The key differences are
- Generation is not based on a sequence from the input text, it's based on a random starting character.
- Various possible hidden architectures
- Save best models throughout training
- Patience/early stopping while training

In [34]:
# Various required inputs
from keras.models import Sequential
from keras.layers import Dense, Activation
from keras.layers import LSTM, GRU
from keras.optimizers import RMSprop, Adam
import numpy as np
import random
import sys
import string
import os

In [35]:
# Prints the text generations to a file
out_file = "output/onelayer-full-gru.txt"
out = open(out_file, 'w')

# Where to save the best weights
weights_path = "weights/gru_full_weights.h5"
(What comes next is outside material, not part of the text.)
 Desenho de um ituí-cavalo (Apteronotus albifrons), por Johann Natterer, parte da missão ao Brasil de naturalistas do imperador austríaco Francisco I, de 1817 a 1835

# The file to use for training
file_name = "data/full.txt"
text = open(file_name).read().replace('\r', '').replace('\n', '').lower() # Do not worry about case sensitivity and remove new line chars

# Extract unique set of chars from the text
chars = sorted(list(set(text)))

In [36]:
# Mapping from char -> int and back
char_indices = dict((c, i) for i, c in enumerate(chars))
indices_char = dict((i, c) for i, c in enumerate(chars))

# Split the text into max_length chunks
max_length = 40
step = 3
sentences = [] # This will be treated as the input
next_chars = [] # This will be treated as the output/prediction

for i in range(0, len(text) - max_length, step):
    sentences.append(text[i: i + max_length])
    next_chars.append(text[i + max_length])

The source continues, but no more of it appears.